■ **SUPPLIED DATA**

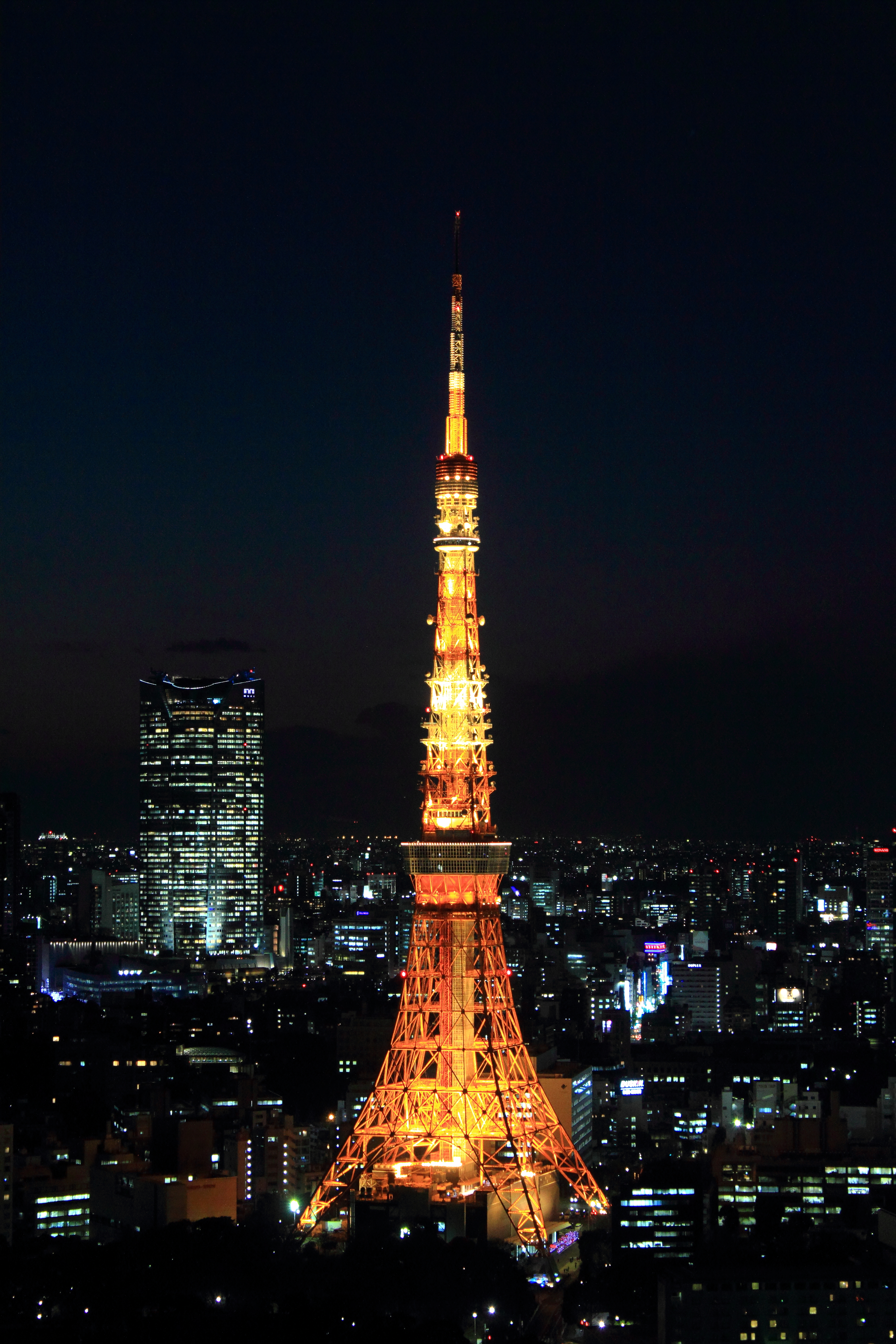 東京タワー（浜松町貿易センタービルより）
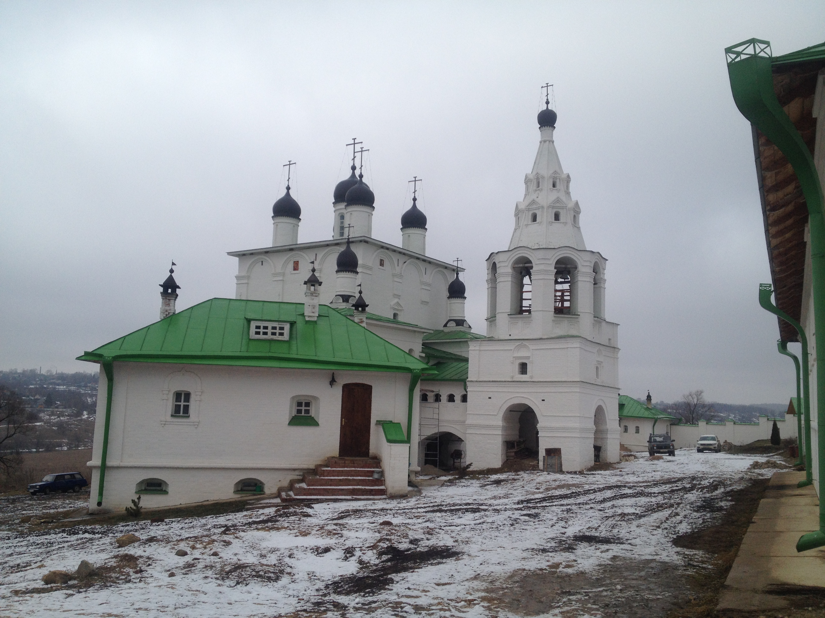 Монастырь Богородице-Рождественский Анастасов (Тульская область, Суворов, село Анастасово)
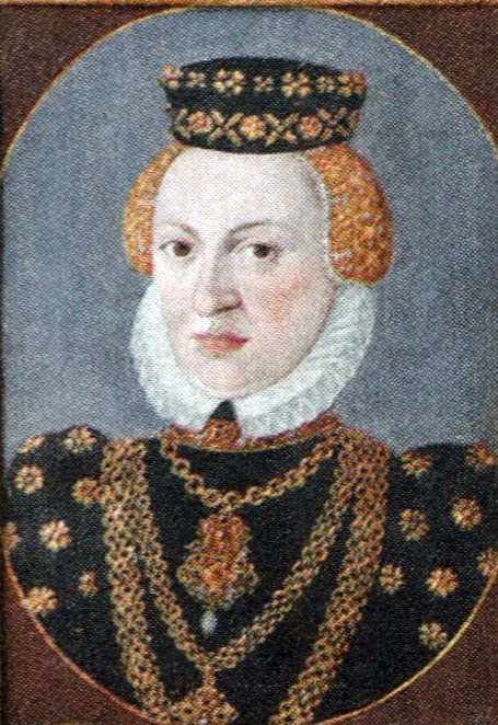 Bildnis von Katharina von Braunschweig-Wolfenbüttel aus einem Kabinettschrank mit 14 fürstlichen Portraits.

■ **PROBLEM DETAILS**
Reproduce the whole listing word for word, setting aside any pictures.

■ **TASK RESPONSE**
 東京タワー（浜松町貿易センタービルより）
 Монастырь Богородице-Рождественский Анастасов (Тульская область, Суворов, село Анастасово)
 Bildnis von Katharina von Braunschweig-Wolfenbüttel aus einem Kabinettschrank mit 14 fürstlichen Portraits.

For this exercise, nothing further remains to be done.